EXERCISE DATA
◆ ◆ ◆ ◆ ◆ ◆ ◆

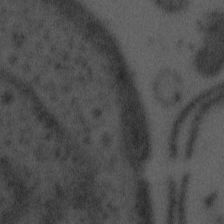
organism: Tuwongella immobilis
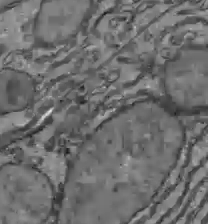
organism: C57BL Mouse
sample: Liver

◆ ◆ ◆ ◆ ◆ ◆ ◆

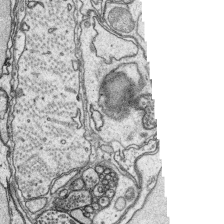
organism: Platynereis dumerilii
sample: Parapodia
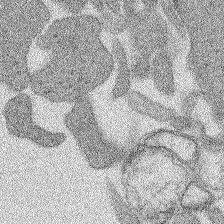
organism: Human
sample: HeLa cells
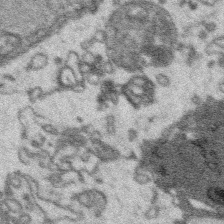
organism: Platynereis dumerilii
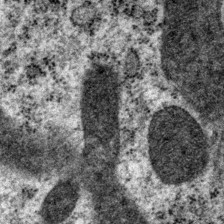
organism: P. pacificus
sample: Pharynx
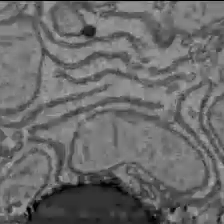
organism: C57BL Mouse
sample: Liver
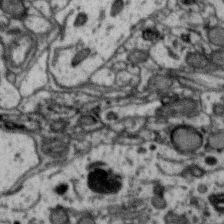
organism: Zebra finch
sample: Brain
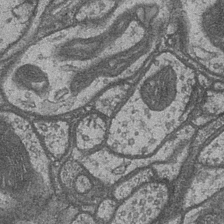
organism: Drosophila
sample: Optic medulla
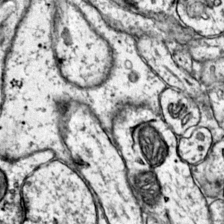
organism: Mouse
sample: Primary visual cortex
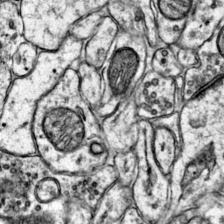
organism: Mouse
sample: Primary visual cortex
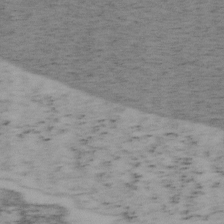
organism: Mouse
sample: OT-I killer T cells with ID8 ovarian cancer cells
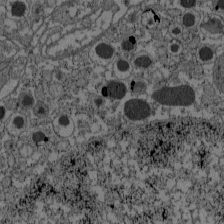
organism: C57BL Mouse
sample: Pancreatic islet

◆ ◆ ◆ ◆ ◆ ◆ ◆

ABOUT THIS TASK
Using the entries above, transcribe exactly from the line that has "organism: P. pacificus" through the line that has "sample: Pancreatic islet". Pictures are dropped.

ANSWER SECTION
organism: P. pacificus
sample: Pharynx
organism: C57BL Mouse
sample: Liver
organism: Zebra finch
sample: Brain
organism: Drosophila
sample: Optic medulla
organism: Mouse
sample: Primary visual cortex
organism: Mouse
sample: Primary visual cortex
organism: Mouse
sample: OT-I killer T cells with ID8 ovarian cancer cells
organism: C57BL Mouse
sample: Pancreatic islet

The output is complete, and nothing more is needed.